» **What is being asked**
Give the number of lines in this listing that contain the word "Hessen", and nothing else.

##### Data to use

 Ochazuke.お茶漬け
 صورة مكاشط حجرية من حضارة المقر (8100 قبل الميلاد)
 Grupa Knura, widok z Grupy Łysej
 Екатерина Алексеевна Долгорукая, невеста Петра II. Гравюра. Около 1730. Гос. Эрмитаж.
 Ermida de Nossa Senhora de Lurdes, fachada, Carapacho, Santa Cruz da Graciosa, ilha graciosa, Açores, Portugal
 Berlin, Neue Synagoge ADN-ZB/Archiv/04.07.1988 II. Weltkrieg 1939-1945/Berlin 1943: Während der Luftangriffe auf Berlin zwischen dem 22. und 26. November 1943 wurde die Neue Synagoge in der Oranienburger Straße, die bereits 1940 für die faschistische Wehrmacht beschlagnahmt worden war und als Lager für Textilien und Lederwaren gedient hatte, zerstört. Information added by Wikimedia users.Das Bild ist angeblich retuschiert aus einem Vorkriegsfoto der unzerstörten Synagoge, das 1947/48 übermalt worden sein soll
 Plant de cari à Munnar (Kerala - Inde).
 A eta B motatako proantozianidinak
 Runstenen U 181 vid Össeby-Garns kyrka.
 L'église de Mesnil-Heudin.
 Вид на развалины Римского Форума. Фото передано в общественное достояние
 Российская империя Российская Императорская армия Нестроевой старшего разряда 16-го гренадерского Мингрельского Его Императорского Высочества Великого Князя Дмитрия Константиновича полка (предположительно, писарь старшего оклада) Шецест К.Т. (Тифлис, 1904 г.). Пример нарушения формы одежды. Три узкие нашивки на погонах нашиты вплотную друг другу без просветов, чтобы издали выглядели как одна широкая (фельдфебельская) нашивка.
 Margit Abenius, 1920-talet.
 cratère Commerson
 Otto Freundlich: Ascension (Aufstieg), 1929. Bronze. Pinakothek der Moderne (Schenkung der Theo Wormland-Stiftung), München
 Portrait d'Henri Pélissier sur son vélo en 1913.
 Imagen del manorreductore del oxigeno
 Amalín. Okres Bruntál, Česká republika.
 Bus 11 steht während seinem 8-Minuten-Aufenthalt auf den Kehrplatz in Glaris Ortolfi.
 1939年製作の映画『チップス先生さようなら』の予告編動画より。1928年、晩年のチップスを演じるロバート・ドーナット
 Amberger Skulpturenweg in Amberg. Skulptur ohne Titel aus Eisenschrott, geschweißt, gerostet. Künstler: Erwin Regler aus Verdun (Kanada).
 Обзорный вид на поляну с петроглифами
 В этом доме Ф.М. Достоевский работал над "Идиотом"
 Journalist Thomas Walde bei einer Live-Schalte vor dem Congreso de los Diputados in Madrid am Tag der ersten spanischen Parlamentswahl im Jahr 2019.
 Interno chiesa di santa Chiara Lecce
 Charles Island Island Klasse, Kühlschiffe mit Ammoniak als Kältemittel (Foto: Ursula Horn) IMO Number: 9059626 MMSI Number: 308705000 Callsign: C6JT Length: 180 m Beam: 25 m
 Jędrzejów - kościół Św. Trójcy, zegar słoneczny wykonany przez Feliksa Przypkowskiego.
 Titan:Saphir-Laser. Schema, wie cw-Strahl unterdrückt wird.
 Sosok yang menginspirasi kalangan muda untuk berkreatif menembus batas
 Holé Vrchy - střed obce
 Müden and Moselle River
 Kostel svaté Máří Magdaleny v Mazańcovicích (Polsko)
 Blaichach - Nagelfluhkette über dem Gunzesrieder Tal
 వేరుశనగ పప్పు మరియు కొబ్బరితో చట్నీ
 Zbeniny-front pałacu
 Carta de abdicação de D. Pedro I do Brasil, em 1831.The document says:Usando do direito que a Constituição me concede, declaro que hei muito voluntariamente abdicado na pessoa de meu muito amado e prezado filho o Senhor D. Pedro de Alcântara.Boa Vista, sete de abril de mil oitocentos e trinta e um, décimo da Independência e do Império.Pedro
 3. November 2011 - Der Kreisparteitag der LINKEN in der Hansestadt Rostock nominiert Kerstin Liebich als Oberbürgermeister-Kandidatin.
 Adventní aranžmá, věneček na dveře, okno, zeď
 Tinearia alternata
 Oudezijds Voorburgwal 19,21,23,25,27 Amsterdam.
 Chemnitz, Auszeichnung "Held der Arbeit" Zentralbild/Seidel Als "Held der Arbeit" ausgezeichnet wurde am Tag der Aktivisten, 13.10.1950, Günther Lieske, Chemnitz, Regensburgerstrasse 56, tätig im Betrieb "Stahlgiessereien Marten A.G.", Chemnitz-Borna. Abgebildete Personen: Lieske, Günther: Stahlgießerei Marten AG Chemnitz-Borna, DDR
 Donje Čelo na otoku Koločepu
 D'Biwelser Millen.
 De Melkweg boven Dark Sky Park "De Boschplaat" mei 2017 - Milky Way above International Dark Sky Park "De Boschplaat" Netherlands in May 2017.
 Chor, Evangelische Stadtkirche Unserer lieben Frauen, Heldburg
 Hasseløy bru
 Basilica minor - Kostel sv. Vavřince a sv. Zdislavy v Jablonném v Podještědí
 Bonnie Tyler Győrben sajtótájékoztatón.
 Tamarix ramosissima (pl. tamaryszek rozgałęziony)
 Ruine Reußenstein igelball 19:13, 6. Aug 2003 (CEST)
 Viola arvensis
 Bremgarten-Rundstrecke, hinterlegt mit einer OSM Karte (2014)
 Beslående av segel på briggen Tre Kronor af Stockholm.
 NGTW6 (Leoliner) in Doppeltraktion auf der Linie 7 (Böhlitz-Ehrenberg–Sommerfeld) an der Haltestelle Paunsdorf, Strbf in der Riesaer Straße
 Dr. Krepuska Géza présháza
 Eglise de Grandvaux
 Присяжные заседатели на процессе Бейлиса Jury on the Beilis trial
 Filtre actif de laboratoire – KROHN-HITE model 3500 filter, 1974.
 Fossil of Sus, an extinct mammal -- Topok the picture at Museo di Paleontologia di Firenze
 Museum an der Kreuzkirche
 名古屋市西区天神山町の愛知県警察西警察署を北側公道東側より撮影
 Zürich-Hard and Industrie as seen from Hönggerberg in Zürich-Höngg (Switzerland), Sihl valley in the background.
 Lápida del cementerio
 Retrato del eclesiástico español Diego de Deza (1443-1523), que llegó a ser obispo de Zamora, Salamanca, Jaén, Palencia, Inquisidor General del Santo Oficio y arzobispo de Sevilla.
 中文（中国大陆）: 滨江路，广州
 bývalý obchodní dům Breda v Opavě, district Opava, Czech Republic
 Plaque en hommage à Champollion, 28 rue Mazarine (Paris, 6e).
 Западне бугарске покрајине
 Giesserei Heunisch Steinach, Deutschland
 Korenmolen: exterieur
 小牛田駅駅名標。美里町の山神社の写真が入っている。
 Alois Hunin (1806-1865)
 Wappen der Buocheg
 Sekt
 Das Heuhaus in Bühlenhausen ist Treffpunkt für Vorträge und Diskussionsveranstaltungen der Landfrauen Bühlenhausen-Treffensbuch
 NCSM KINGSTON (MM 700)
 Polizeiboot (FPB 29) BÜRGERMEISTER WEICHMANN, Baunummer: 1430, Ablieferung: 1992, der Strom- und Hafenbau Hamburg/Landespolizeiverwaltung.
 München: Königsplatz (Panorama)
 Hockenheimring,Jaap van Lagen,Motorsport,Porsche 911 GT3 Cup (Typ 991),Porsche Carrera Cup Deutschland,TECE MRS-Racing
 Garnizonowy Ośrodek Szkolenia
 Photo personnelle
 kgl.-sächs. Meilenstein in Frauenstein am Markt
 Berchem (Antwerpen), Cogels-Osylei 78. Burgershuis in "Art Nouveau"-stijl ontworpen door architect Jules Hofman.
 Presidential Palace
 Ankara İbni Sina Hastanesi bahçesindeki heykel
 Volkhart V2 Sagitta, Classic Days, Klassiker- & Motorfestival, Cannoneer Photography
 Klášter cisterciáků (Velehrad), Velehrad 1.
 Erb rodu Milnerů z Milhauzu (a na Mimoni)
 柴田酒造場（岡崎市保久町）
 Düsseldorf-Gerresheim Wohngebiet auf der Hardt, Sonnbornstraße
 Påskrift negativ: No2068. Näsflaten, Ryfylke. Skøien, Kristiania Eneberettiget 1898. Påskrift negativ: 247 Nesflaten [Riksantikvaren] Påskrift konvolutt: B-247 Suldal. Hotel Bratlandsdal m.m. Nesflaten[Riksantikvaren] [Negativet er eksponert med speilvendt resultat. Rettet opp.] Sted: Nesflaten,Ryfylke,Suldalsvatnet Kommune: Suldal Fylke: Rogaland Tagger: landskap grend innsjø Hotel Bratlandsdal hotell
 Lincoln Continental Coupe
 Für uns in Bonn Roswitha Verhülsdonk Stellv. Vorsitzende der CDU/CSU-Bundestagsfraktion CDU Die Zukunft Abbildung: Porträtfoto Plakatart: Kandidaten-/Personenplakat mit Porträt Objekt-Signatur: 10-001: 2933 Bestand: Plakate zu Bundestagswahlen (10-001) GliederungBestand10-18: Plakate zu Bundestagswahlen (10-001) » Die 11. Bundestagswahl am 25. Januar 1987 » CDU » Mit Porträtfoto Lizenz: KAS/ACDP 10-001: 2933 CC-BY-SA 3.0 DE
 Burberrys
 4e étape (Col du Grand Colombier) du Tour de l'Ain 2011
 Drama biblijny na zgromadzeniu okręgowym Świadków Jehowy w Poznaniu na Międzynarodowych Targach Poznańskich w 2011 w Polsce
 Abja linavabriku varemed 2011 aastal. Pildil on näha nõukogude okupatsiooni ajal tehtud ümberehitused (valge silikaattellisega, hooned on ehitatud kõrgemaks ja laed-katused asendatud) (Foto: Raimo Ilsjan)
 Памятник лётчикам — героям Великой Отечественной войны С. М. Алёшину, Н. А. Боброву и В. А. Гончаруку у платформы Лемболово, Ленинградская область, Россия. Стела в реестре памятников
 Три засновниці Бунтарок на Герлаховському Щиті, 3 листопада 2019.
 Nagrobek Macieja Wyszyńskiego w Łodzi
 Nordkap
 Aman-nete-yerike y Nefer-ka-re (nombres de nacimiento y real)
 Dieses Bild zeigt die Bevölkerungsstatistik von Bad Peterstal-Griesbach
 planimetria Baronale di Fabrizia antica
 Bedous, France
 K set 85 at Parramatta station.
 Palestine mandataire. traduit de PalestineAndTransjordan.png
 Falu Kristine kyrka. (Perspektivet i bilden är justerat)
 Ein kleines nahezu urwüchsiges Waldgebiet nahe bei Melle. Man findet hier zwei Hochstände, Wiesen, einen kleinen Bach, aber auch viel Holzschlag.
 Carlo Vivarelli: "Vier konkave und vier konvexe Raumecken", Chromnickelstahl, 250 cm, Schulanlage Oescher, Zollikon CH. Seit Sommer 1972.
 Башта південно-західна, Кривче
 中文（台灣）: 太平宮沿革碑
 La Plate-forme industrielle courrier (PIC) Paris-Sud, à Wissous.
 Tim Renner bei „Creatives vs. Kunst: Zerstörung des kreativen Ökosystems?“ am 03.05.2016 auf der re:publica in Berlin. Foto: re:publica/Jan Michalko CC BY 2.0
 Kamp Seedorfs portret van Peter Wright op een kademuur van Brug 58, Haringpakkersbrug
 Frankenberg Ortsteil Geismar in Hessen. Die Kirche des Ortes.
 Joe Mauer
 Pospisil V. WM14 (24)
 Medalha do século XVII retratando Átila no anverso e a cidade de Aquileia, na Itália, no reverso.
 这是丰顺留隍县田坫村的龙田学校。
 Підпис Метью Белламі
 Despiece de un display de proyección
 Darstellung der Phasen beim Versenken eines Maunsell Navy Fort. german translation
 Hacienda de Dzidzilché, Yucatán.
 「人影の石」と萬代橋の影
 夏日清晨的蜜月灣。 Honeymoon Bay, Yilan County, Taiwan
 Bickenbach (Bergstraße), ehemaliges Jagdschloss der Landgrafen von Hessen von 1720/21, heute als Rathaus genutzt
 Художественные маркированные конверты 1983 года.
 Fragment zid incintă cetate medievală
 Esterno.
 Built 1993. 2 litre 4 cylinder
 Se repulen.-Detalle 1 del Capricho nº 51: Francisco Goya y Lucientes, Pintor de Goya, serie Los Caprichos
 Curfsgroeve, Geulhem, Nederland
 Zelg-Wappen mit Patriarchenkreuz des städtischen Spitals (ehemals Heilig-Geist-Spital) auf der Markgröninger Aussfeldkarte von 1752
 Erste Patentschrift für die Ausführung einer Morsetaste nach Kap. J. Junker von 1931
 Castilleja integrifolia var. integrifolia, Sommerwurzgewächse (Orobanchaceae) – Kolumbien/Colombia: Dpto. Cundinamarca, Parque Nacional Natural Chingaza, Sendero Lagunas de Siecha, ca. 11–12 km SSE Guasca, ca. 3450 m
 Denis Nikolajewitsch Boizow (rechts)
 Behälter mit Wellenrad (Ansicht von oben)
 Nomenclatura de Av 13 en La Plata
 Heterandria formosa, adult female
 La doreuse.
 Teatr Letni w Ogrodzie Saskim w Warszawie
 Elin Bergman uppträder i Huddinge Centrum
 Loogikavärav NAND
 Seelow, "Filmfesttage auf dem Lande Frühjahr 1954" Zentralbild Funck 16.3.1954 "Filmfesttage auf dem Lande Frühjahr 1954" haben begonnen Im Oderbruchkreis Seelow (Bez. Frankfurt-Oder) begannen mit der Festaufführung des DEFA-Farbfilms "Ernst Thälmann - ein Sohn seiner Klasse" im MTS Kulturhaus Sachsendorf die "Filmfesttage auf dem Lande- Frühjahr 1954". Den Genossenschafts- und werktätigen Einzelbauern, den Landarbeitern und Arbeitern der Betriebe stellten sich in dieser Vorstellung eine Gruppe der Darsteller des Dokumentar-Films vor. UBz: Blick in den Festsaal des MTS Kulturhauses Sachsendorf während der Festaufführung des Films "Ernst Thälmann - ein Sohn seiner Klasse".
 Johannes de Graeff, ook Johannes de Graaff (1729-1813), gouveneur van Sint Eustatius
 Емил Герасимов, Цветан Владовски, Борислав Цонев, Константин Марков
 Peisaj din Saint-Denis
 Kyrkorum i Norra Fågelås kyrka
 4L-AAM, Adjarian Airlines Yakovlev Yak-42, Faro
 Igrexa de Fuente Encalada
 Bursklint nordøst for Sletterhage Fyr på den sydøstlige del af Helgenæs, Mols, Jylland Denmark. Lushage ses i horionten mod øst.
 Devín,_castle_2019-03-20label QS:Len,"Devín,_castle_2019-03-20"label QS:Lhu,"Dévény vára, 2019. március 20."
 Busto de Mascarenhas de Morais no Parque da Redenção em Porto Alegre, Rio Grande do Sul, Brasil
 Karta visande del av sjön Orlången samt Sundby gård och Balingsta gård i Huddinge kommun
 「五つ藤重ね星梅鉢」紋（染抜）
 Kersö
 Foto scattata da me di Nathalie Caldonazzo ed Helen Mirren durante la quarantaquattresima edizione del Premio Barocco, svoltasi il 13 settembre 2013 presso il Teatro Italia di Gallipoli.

##########

» **Written answer**
2